# Data extracts:
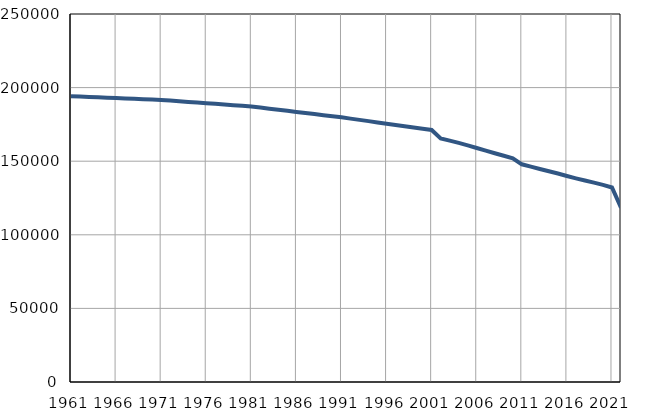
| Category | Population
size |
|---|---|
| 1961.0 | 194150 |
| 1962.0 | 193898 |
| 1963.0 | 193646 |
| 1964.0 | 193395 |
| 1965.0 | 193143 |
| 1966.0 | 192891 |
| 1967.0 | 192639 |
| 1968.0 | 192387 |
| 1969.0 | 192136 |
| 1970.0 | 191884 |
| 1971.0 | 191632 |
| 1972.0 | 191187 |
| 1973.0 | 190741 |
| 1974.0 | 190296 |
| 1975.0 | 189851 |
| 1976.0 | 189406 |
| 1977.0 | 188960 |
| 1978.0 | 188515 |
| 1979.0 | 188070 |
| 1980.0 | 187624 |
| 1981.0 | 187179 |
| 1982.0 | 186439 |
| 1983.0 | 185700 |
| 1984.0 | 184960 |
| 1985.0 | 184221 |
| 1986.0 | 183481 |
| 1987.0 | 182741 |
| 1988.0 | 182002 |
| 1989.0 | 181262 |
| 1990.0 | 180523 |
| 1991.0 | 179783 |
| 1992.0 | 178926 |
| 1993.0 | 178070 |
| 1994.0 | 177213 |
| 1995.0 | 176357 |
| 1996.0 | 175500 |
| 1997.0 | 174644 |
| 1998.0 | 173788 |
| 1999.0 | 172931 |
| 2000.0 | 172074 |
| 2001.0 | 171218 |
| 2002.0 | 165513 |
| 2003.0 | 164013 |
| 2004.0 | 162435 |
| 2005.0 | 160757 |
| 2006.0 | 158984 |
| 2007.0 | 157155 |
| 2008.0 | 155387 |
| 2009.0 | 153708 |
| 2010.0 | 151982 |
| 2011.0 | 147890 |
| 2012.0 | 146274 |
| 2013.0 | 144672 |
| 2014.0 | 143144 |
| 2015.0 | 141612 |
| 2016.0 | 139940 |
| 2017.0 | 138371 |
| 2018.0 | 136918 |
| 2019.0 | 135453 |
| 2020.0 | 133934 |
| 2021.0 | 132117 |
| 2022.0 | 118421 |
* * *
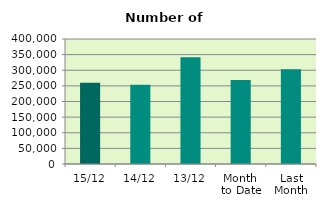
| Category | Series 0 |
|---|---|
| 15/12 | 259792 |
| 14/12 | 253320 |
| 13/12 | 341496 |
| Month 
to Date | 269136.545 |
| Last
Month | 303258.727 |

# What is needed:
In the entries above, identify each line that includes the string "Category", then copy it.

# Answer to this task:
| Category | Population
| Category | Series 0 |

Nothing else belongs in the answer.